According to Myeza, Lion of Africa has welcomed the announcement by the Minister. “The fact that policyholders in this space will continue to deal with legitimate licenced insurers only, will continue to have a 10% ceiling in respect of the ratio of premium to the grant and that the applicant may only have one policy, is in line with our practice and has our full support.

“We also thank the Minister for being so thorough in the statement. It is our understanding that Regulation 26A has been very beneficial for the purchase of funeral benefits – which are much needed. All sectors of society have to bury loved ones and all would like to be able to do so with some dignity. Any doubt that was cast on the applicable regulations in the last few months has been cleared up by the Minister and is in line with our expectations and understanding.”

However, with regards to specific cases of policies sold by Emerald Wealth as mentioned by the Minister, Myeza stated: “We cannot comment on the cases mentioned by the Minister, as they pre-date our entrance into this market in the second half of 2015. However, as already mentioned, when applicants deal with legitimate and licenced providers and have the protection of 26A, they can be assured of the correct recourse if there is ever a problem.”

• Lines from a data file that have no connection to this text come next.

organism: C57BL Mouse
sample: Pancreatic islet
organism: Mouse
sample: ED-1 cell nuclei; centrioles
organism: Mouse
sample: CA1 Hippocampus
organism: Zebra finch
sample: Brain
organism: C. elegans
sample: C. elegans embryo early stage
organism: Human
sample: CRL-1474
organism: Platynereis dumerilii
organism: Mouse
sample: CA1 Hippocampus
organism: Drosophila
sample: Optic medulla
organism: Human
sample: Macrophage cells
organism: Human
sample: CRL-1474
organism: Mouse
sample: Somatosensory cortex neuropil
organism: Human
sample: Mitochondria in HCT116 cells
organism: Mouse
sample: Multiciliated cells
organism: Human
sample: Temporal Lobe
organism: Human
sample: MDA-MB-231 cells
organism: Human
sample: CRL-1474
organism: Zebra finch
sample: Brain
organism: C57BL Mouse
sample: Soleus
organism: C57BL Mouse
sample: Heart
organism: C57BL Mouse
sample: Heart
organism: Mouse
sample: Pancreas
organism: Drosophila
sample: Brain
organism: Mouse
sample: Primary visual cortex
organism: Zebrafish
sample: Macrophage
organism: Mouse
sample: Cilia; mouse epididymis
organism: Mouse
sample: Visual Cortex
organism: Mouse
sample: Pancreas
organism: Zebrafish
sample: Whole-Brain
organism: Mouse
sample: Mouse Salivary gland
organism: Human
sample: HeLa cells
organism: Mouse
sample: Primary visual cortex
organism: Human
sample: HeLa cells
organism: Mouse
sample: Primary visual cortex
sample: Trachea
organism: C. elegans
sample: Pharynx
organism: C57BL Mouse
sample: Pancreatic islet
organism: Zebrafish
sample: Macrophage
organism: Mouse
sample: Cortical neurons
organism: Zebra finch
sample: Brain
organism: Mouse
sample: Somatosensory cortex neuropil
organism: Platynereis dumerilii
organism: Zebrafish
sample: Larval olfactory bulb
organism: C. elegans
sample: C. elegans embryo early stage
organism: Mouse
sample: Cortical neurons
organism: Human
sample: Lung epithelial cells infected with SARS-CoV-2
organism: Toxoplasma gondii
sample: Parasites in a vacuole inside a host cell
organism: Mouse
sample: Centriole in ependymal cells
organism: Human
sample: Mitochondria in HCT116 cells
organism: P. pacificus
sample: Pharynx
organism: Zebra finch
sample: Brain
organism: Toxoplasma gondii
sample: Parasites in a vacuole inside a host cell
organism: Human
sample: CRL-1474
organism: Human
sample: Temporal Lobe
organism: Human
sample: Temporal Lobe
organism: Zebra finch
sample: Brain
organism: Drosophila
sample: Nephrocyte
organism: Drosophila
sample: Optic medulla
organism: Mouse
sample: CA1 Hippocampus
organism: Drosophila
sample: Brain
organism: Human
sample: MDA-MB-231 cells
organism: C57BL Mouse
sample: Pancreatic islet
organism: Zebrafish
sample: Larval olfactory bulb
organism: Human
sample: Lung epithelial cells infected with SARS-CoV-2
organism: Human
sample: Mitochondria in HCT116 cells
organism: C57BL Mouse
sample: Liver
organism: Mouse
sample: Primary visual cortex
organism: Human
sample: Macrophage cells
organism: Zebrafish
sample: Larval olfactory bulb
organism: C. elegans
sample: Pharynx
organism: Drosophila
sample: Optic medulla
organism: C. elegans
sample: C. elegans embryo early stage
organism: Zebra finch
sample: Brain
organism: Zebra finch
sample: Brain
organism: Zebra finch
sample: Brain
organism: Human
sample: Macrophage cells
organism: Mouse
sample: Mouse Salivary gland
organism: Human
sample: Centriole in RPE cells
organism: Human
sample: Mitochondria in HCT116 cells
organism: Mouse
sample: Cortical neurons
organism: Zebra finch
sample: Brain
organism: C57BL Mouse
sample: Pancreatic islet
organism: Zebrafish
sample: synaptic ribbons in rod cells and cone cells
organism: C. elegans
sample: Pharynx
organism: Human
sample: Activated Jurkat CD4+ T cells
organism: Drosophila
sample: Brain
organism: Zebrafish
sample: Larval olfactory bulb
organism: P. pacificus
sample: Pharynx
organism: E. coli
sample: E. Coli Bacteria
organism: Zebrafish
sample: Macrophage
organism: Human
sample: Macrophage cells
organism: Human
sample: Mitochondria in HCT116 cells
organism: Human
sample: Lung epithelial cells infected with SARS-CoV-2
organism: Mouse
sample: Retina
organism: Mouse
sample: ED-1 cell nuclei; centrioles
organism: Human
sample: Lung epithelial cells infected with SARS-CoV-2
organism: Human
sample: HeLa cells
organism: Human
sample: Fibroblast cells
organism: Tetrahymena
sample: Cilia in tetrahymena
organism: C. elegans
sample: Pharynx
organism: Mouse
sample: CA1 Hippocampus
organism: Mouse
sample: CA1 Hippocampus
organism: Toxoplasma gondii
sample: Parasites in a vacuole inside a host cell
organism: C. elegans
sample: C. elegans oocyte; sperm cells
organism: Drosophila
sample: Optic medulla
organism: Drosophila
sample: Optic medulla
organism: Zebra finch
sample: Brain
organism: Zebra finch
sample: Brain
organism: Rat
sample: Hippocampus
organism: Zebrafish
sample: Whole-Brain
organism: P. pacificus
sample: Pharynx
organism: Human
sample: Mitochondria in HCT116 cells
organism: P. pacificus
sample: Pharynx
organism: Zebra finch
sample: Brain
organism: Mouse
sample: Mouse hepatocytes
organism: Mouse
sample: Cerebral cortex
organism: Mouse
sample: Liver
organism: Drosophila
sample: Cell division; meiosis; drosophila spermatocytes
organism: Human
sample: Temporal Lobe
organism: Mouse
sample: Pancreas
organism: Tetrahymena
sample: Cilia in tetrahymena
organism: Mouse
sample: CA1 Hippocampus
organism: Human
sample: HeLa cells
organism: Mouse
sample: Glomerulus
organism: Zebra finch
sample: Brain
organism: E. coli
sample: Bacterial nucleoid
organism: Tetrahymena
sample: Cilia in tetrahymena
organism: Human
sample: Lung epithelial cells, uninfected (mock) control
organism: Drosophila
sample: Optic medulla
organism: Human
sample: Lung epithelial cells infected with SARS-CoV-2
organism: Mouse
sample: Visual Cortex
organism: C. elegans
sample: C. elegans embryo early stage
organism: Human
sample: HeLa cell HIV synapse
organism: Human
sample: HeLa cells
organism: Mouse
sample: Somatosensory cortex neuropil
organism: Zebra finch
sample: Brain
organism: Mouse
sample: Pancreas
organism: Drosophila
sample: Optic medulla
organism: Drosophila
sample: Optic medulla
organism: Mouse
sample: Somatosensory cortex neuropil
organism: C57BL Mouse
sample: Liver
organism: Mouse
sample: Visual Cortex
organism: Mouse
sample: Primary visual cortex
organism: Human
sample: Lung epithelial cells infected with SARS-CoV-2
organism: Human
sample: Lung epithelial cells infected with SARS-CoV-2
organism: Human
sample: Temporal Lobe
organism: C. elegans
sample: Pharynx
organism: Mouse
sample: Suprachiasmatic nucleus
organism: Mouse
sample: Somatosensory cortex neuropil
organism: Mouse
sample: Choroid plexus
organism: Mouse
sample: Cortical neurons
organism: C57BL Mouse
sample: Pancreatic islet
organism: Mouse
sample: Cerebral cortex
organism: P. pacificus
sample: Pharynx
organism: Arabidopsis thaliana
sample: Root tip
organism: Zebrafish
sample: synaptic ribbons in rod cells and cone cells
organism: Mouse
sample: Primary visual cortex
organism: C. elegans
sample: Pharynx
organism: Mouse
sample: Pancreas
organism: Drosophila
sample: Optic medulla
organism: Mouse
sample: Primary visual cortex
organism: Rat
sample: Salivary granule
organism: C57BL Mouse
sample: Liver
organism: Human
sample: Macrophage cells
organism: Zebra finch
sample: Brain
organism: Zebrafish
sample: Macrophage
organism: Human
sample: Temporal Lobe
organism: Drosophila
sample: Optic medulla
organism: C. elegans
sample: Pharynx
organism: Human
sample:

Sanlam and Channel Life respond

While not mentioned in Dlamini’s speech, Sanlam and its subsidiary, Channel Life, were mentioned in media reports last week about the sale of funeral policies for child welfare grant recipients. Sanlam has since come out in support of the government’s “move to eradicate abuses and fraudulent deductions in the social grant system.”

Jurie Strydom, deputy chief executive officer of Sanlam Personal Finance, stated: “We fully support Government’s actions in addressing abuses and fraudulent deductions from social grant recipients, and believe that appropriate legislation supported by a stringent implementation process will limit the possibility of fraud and abuse.

“Sanlam and Channel Life had instituted legal action to get clarity under the previous regulations to ensure that existing policyholders would not be prejudiced. We will continue to engage with both SASSA and Government directly to support the process of cleaning up the system.”

In addition, Sanlam clarified what the amendments with regards to Regulation 26A were:

  • Only insurers registered under the Long-term Insurance Act of 1998 may offer funeral policies to social grant recipients.
  • No premiums may be deducted by brokers or other administrators excluding registered financial services providers.
  • In line with a SASSA moratorium imposed on 1 December 2015, the amendments prevent any premiums from new policies for guardians being deducted from child support grants.
  • Cash Paymaster Services (CPS) was ordered to remove the debit order facility from SASSA-branded cards.

As a final note, Sanlam clarified that it is “not involved in the legal action by Lion of Africa Assurance Co. regarding deductions from child support grants.”